Yeniden birini sevmeye çekiniyorsunuz. Güveniniz kalmamış. Hayatınıza giren belki iyi belki de kötü insanların size yaşattığı güvensizliği, tatminsizliği, sevgisizliği ve hayatınıza yeni girecek olan insanların size aynılarını yaşatmasından korkuyorsunuz. Biliyorum desem anlamsız olur. Ama anlıyorum sizi. "Bir süre sonra illaki bitecek." korkusu ile hayatınıza aşılmayacak duvarlar örüyorsunuz. O duvarları aşmalarını istiyorsunuz fakat ya aşarlarsa diye de korkuyorsunuz. "Gerçekten birisi beni bu kadar sevebilir mi?" diye soruyorsunuz kendinize.

''Karşılık verebilir miyim? Yeniden güvenebilir miyim? O riske atmaya gerçekten değer mi?''

Bu soruların içinde günlerinizi, haftalarınızı, aylarınızı hatta yıllarınızı harcıyorsunuz.
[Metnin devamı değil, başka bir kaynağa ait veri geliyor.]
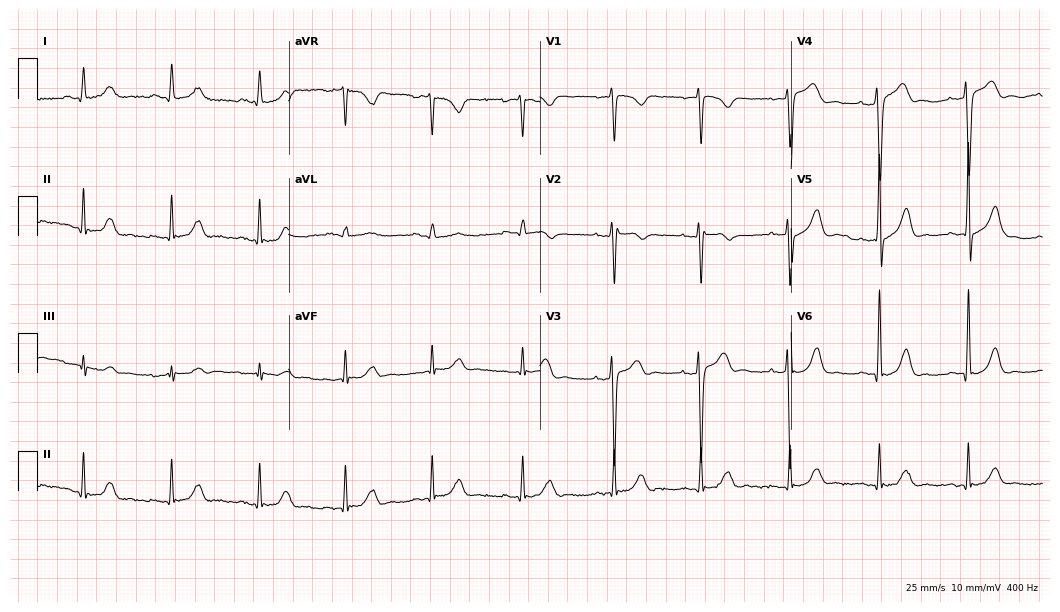
12-lead ECG (10.2-second recording at 400 Hz) from a 40-year-old male patient. Labelled as a normal ECG.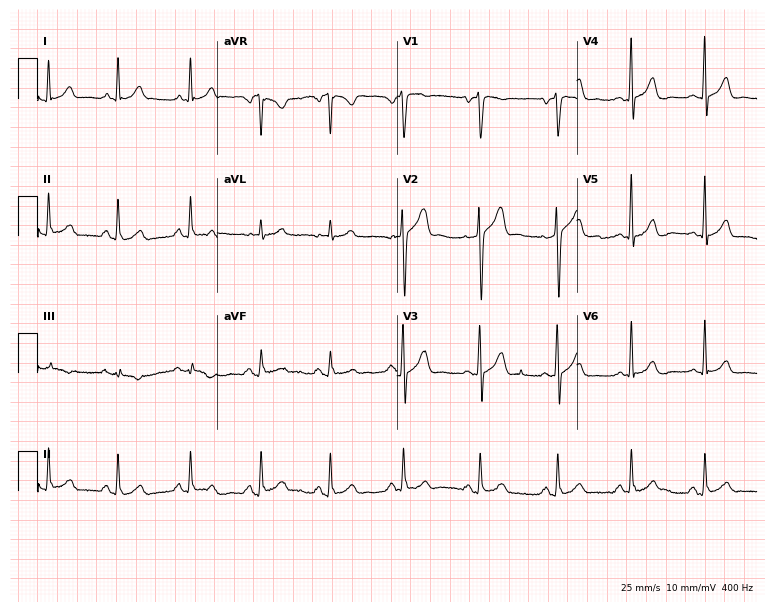
12-lead ECG from a female, 45 years old (7.3-second recording at 400 Hz). No first-degree AV block, right bundle branch block, left bundle branch block, sinus bradycardia, atrial fibrillation or sinus tachycardia recorded for this tracing.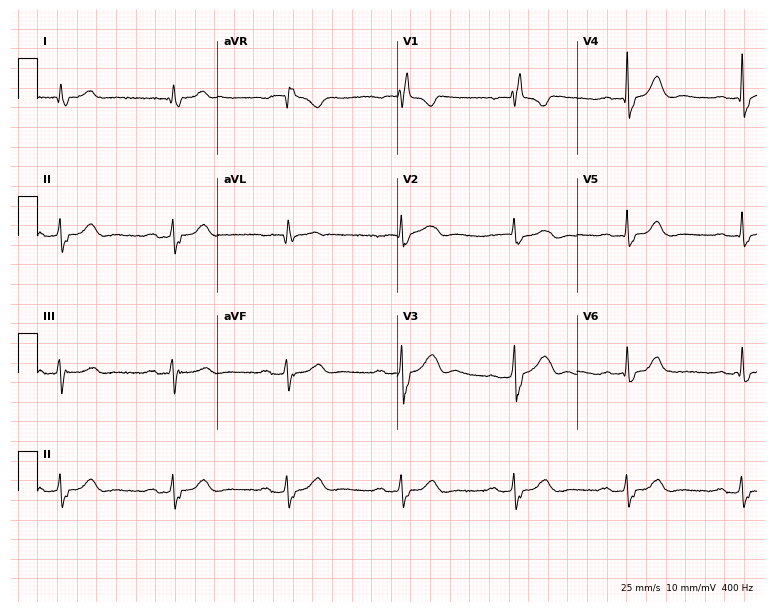
ECG (7.3-second recording at 400 Hz) — an 85-year-old man. Screened for six findings — first-degree AV block, right bundle branch block (RBBB), left bundle branch block (LBBB), sinus bradycardia, atrial fibrillation (AF), sinus tachycardia — none is recorded.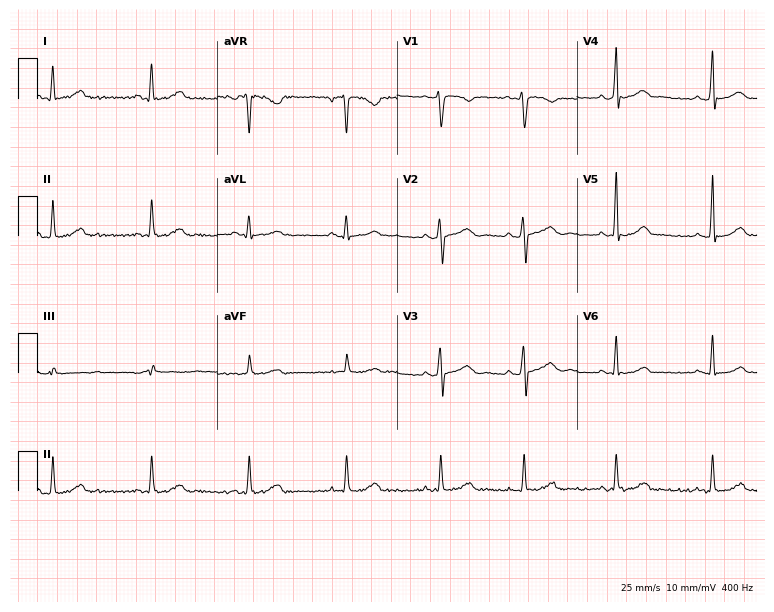
12-lead ECG from a 17-year-old female. No first-degree AV block, right bundle branch block (RBBB), left bundle branch block (LBBB), sinus bradycardia, atrial fibrillation (AF) or sinus tachycardia recorded for this tracing.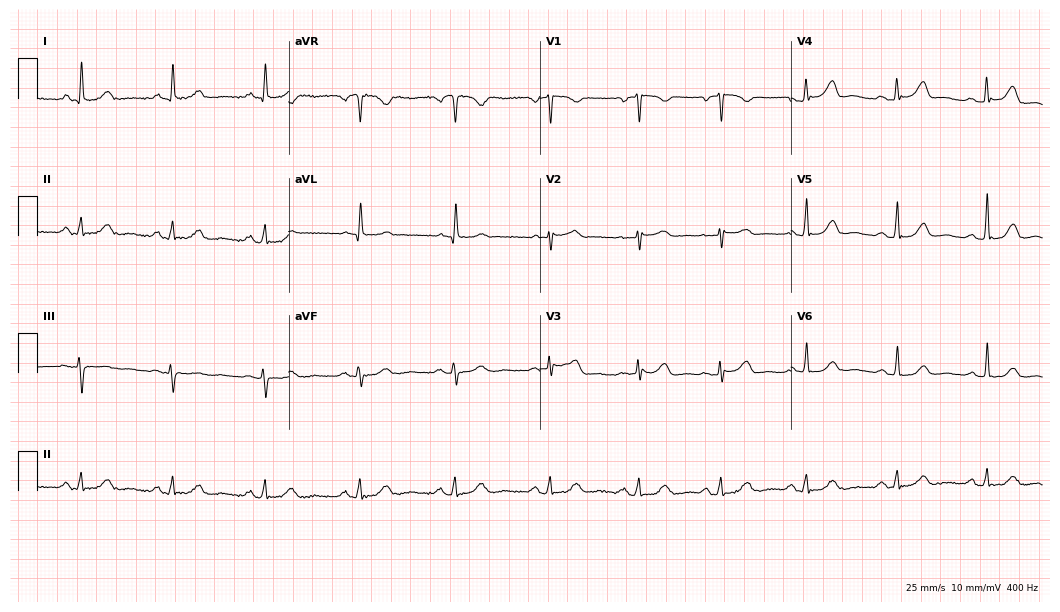
Standard 12-lead ECG recorded from a female patient, 55 years old. Read as a normal ECG.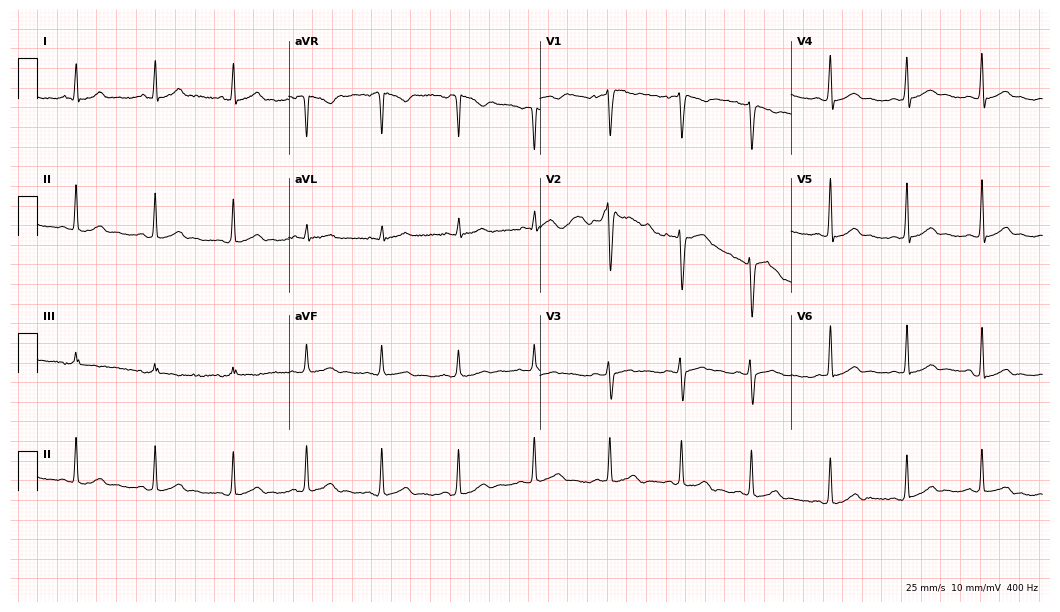
ECG — a 27-year-old woman. Screened for six findings — first-degree AV block, right bundle branch block (RBBB), left bundle branch block (LBBB), sinus bradycardia, atrial fibrillation (AF), sinus tachycardia — none is recorded. Findings outside these six are not listed.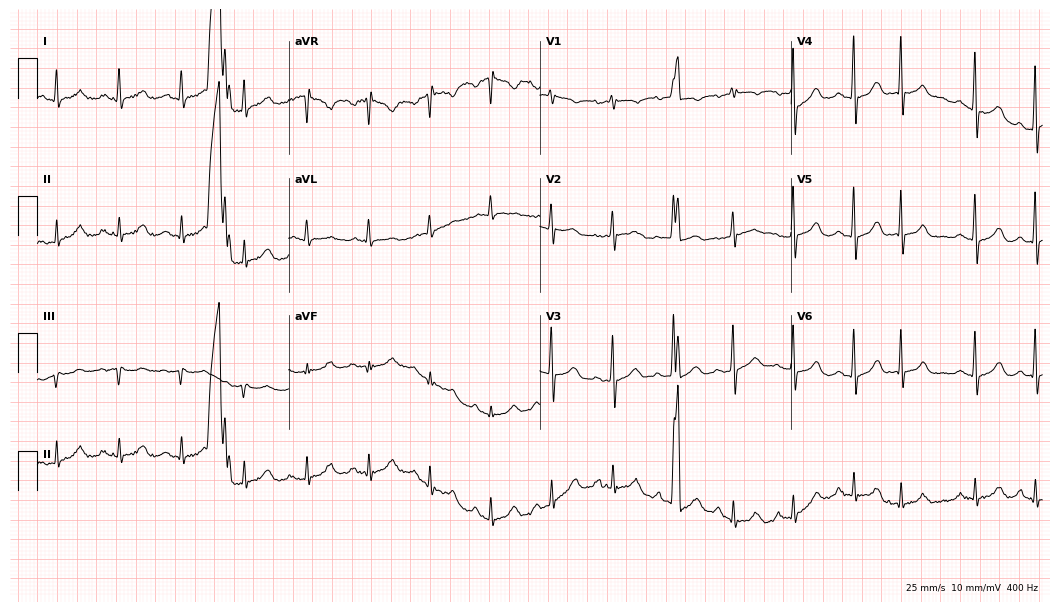
12-lead ECG from a 78-year-old woman. Screened for six findings — first-degree AV block, right bundle branch block, left bundle branch block, sinus bradycardia, atrial fibrillation, sinus tachycardia — none is recorded.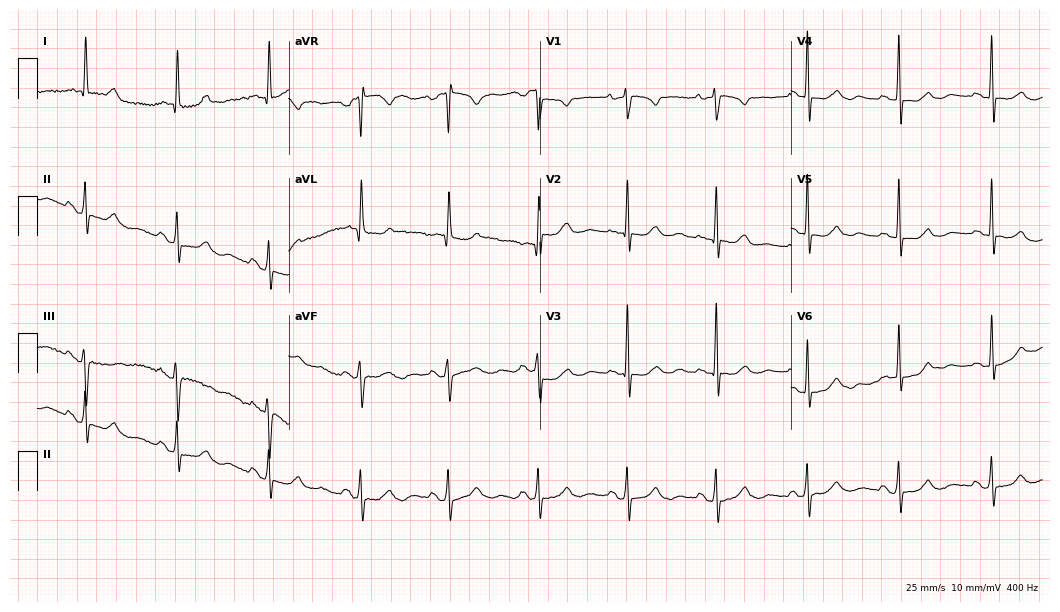
Electrocardiogram, a female, 80 years old. Of the six screened findings (first-degree AV block, right bundle branch block, left bundle branch block, sinus bradycardia, atrial fibrillation, sinus tachycardia), none is recorded. Findings outside these six are not listed.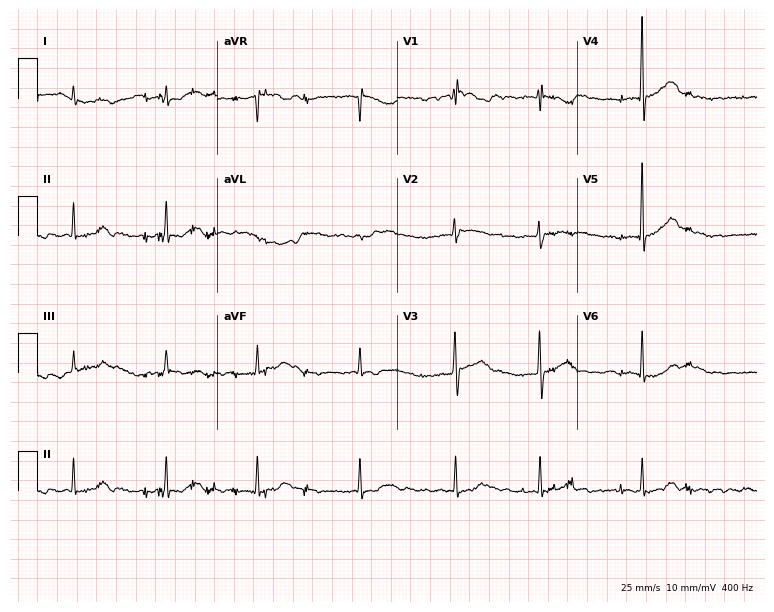
Resting 12-lead electrocardiogram (7.3-second recording at 400 Hz). Patient: a man, 82 years old. None of these six findings is recorded: first-degree AV block, right bundle branch block, left bundle branch block, sinus bradycardia, atrial fibrillation, sinus tachycardia. Only these six findings were labelled.

Peki güvenmeden hayat nasıl geçer? Sizi anlayan birisini kendinizden uzaklaştırmanız, kendi dünyanıza sokmama gayretiniz size ne kazandıracak? Yalnızlık mı yoksa kendi adlandırdığınız üzere huzur mu? Bunlar sadece birer bahane. İnsanlara tekrar güvenmek kötü bir şey değildir. Belki çok defa yanılacaksınız. Ama doğrusunu bulduğunuz zaman çok defa yanılmanızın faydasını göreceksiniz. Çünkü insanları artık daha kolay anlayacaksınız. Gözlem yeteneğiniz gelişecek. İnsanların gerçekten menfaat uğruna mı yoksa gerçekten yanınızda olmak istediği için mi hayatınıza dâhil olduğunu daha kolay anlayacaksınız.

Ördüğünüz her duvar size gerçek anlamda her geçen zaman -gün, ay, yıl hiç fark etmez- zorluktan başka bir şey getirmeyecektir. Kimileri hiç değişemeyeceğini düşünür, kimileri çaba sarf ettiklerini söyler ama başaramadıklarını dile getirir. Bu yazım, başarabilenlere değil.

Eğer başarmak istiyorsanız ilerlemişsiniz demektir. Bunu hemen yapmaya -güvenmeye- çalışırsanız başarısız olduğunuzu görecek ve korkacaksınız. Her şeyin bir sırası var.